The plant manager of a company involved with producing office furniture believes that worker productivity is a function of job design, among other things. To determine whether design A (as predicted by the manager) is quicker to assemble than design B (in that it reduces assembly times for the production of a new computer desk) a significance test was conducted. 25 randomly selected workers assembled the desk using design A and another 25 randomly selected workers assembled the desk using design B. The assembly times in minutes are recorded below:
Design A Design B
5.2 5.3 6.8 4.6
6.7 7.9 5 6
5.7 7.0 7.9 7.1
6.6 5.9 5.2 6.1
8.5 7.1 7.6 5
6.5 5.8 5 6.3
5.9 7 5.9 7
6.7 5.7 5.2 6.4
6.6 5.9 6.5 6.1
4.2 4.9 7.4 6.6
4.2 5.3 6.1 7.7
4.5 4.2 6.2 6.4
7.1 7.1
1. State the null hypothesis and alternative hypothesis for the above situation. Write these hypotheses in words AND statistical notation.

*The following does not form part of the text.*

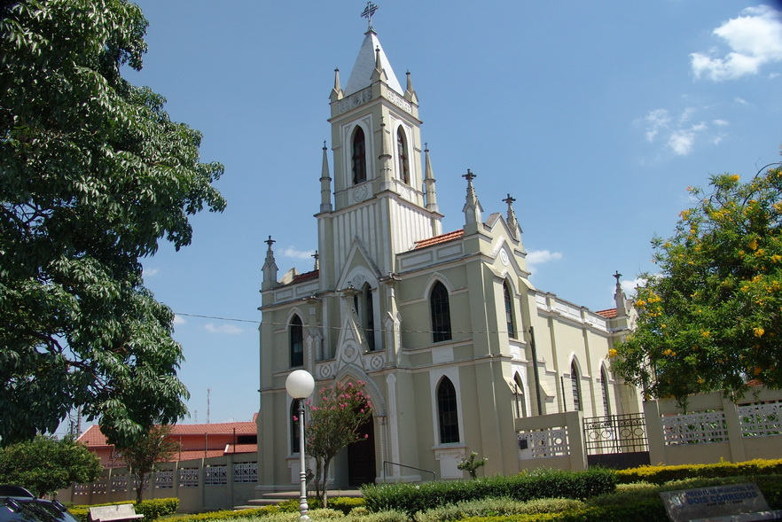 Imagem do município de Dois Córregos, estado de São Paulo, Brasil.
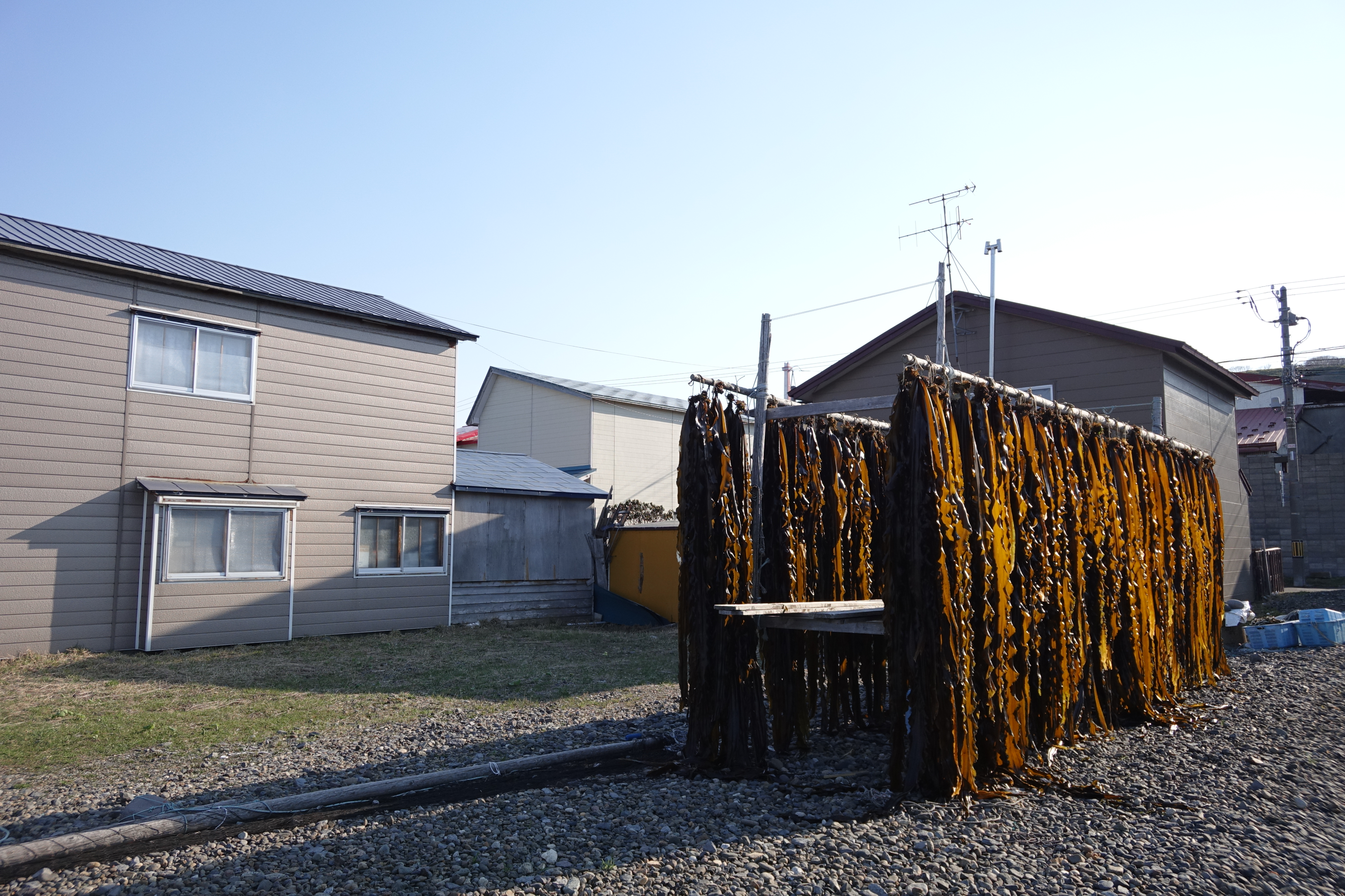 さすがは稚内

Following is the Excel output.
t- test Two sample assuming equal variances
Design A Design B Mean
Mean 6.288 6.016
Variance 0.8477667 1.303066667
Observations 25 25
Pooled Variance 1.0754167
Hypothesized Mean Difference 0
df 48
t Stat 0.9273326
P(T<=t) one-tail 0.1791967
t Critical one-tail 1.6772242
P(T<=t) two-tail 0.3583935
t Critical two-tail 2.0106336
2. Refer to the Excel output to decide whether you should reject the null hypothesis in this case. (Use alpha=0.05).
3. Draw a conclusion with respect to the problem.
4. Describe what a Type 1 error would be for this situation.
5. Describe what a Type 2 error would be for this situation.